Option 1: Create an index that supports the sort. The compound index {timestamp: -1, sensorId: 1} allows MongoDB to walk the index in sort order and filter by sensorId without loading all documents into memory.
// FAST: Index that supports both filter and sort
activities.createIndex(
Indexes.compoundIndex(
Indexes.descending("timestamp"),
Indexes.ascending("sensorId")
),
new IndexOptions().name("ts_desc_sensorId")
);
With this index, the execution plan changes:
{
"executionStats": {
"nReturned": 50,
"executionTimeMillis": 8,
"totalKeysExamined": 2200,
"totalDocsExamined": 50,
"executionStages": {
"stage": "LIMIT",
"inputStage": {
"stage": "FETCH",
"inputStage": {
"stage": "IXSCAN",
"indexName": "ts_desc_sensorId",
"direction": "forward",
"totalKeysExamined": 2200
}
}
}
}
}
The SORT stage is gone. MongoDB walks the index in timestamp-descending order, checking each key against the sensorId filter, and stops after finding 50 matches. It examined 2,200 keys to find 50 results (ratio 44:1), which is acceptable. The 44:1 ratio reflects the selectivity: the index walks past entries for sensors this user does not follow.

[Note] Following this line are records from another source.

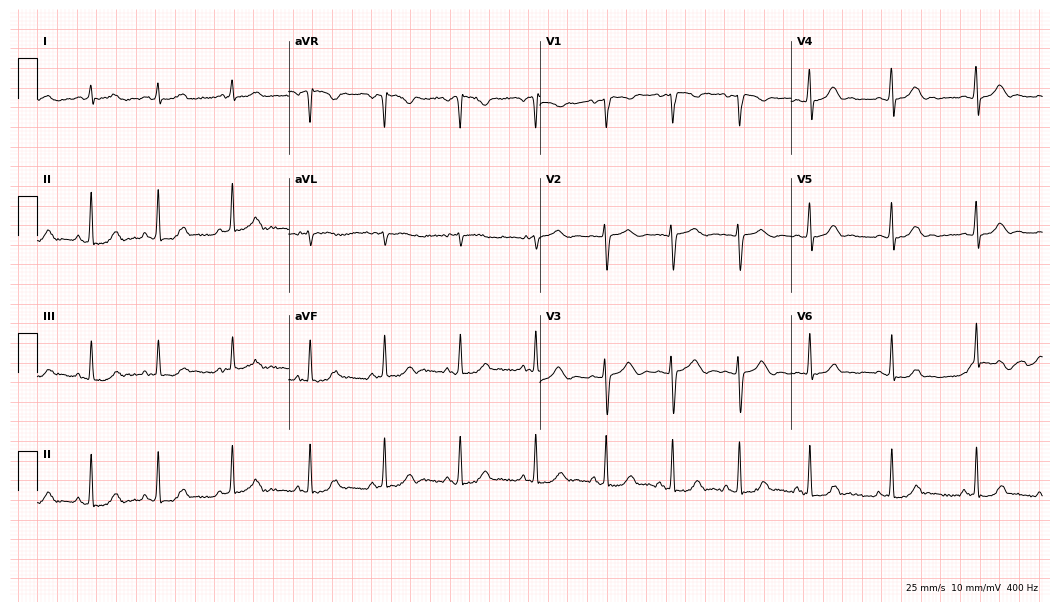
12-lead ECG (10.2-second recording at 400 Hz) from a 24-year-old female. Labelled as a normal ECG.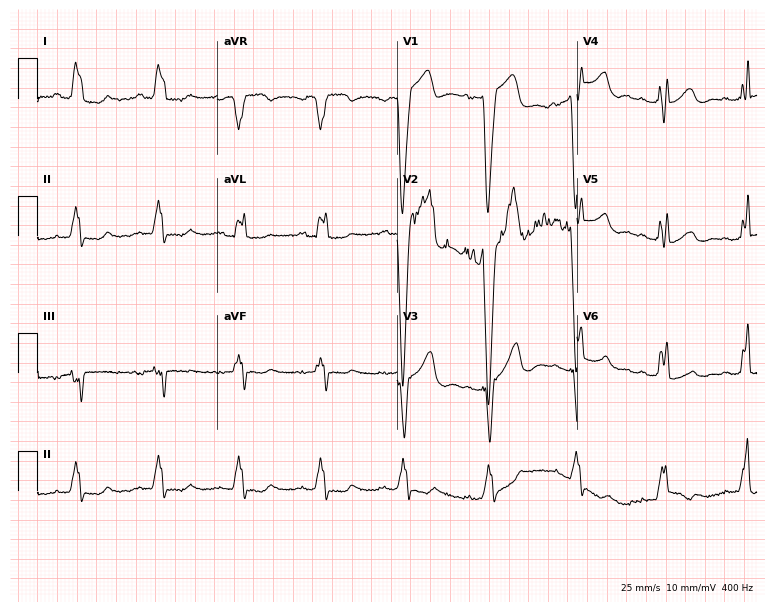
Electrocardiogram (7.3-second recording at 400 Hz), a woman, 67 years old. Interpretation includes left bundle branch block.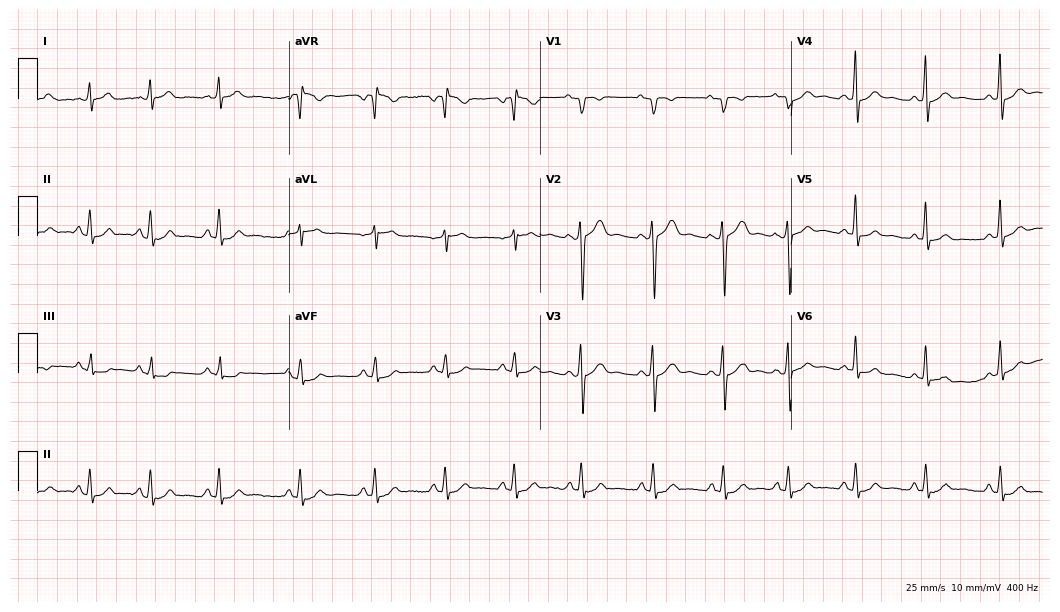
Electrocardiogram (10.2-second recording at 400 Hz), a 32-year-old male patient. Of the six screened findings (first-degree AV block, right bundle branch block (RBBB), left bundle branch block (LBBB), sinus bradycardia, atrial fibrillation (AF), sinus tachycardia), none is recorded. Other findings, if any, are not listed.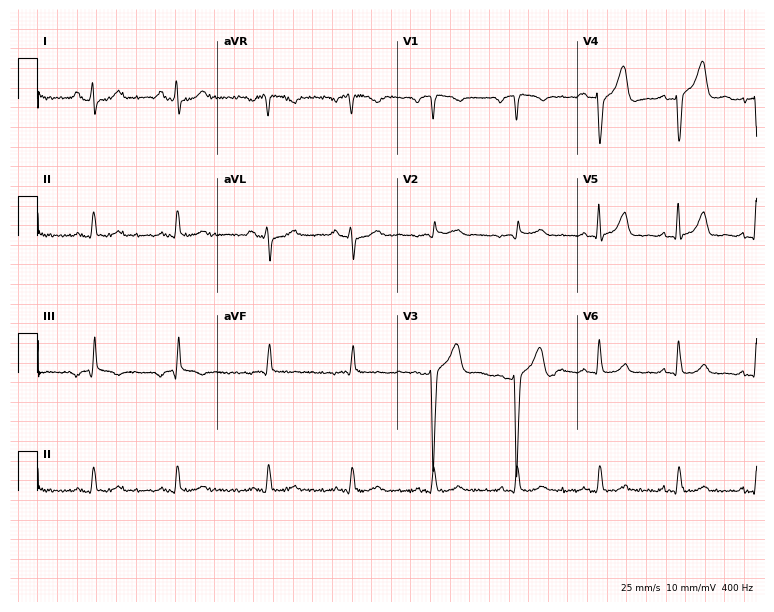
Resting 12-lead electrocardiogram (7.3-second recording at 400 Hz). Patient: a 22-year-old male. None of these six findings is recorded: first-degree AV block, right bundle branch block, left bundle branch block, sinus bradycardia, atrial fibrillation, sinus tachycardia. Only these six findings were labelled.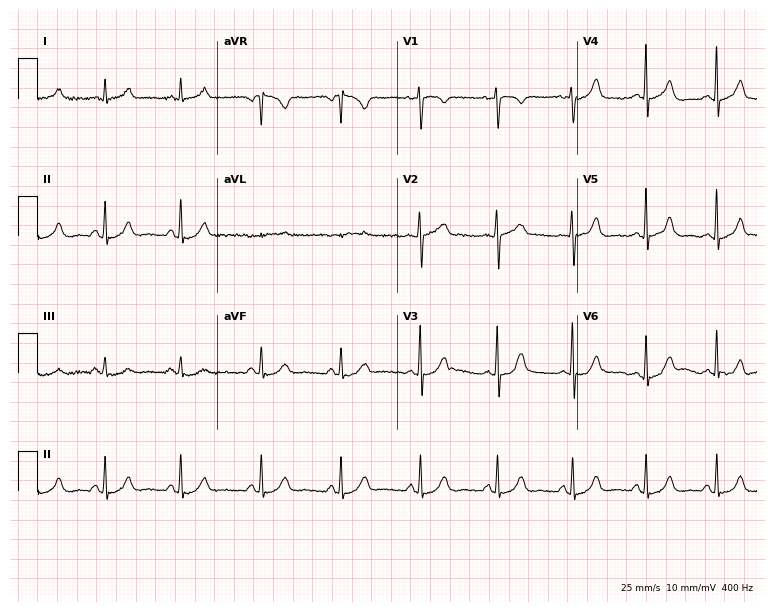
12-lead ECG from a 39-year-old female. Screened for six findings — first-degree AV block, right bundle branch block, left bundle branch block, sinus bradycardia, atrial fibrillation, sinus tachycardia — none is recorded. Findings outside these six are not listed.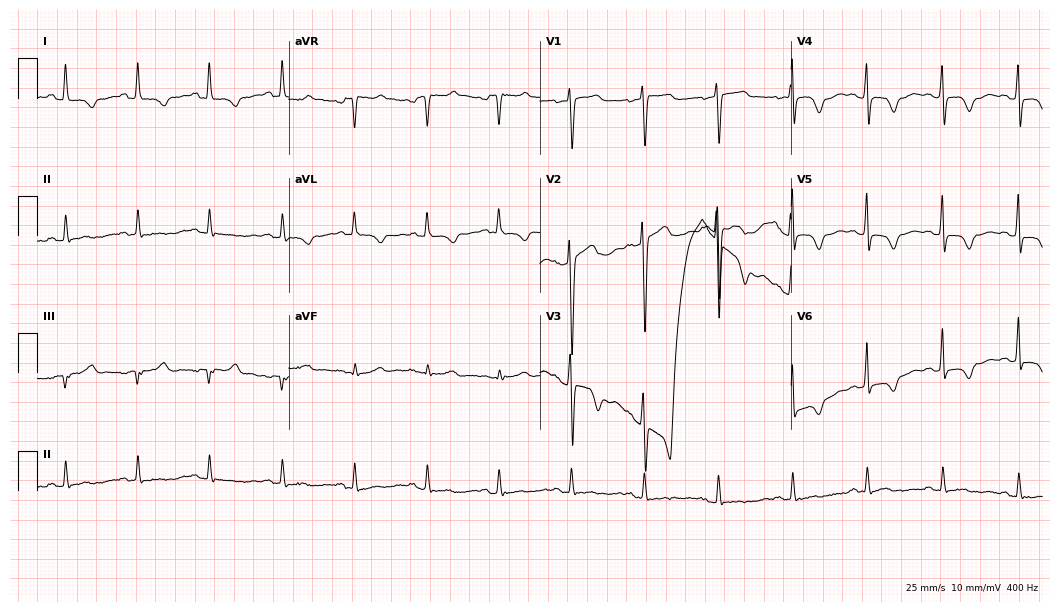
Standard 12-lead ECG recorded from a 72-year-old female (10.2-second recording at 400 Hz). None of these six findings is recorded: first-degree AV block, right bundle branch block, left bundle branch block, sinus bradycardia, atrial fibrillation, sinus tachycardia. Findings outside these six are not listed.

Option 2: allowDiskUse for analytical queries. If the query is for analytics and latency is less critical, you can allow MongoDB to spill the sort to disk:
// SLOW but survivable: allowDiskUse for large sorts
FindIterable<Document> results = activities.find(
Filters.in("sensorId", sensors)
)
.sort(Sorts.descending("timestamp"))
.limit(50)
.allowDiskUse(true); // Spill to /tmp if sort exceeds 100MB
This prevents the error code 292 failure but replaces in-memory sort with disk sort. Disk sort is 10-50x slower than in-memory sort. Use this only as a safety net for queries you cannot index.
The Proof
| Metric | In-memory sort | Index-supported sort | allowDiskUse |
|---|---|---|---|
| 100 sensors | 45ms | 4ms | N/A (fits in memory) |
| 1,000 sensors | 420ms | 8ms | 890ms |
| 5,000 sensors | FAIL (292) | 12ms | 2,400ms |
| Memory usage | Up to 100MB | 0 (index order) | Limited |
| SORT stage | Yes | No | Yes (disk) |
The Trade-off
The {timestamp: -1, sensorId: 1} index is large. On a collection with 280 million activity documents, it consumes approximately 8.4 GB. Every insert pays the index maintenance cost. For a write-heavy activity collection receiving 5,000 inserts per second, this adds measurable write latency. Chapter 10 covers how to design compound indexes that serve multiple query patterns with a single index, reducing the total index count and write amplification.
allowDiskUse is not free either. Disk-based sorts use temporary files in the configured dbPath. On cloud instances with limited IOPS (Chapter 23), this can saturate the storage throughput and degrade all operations, not just the slow query.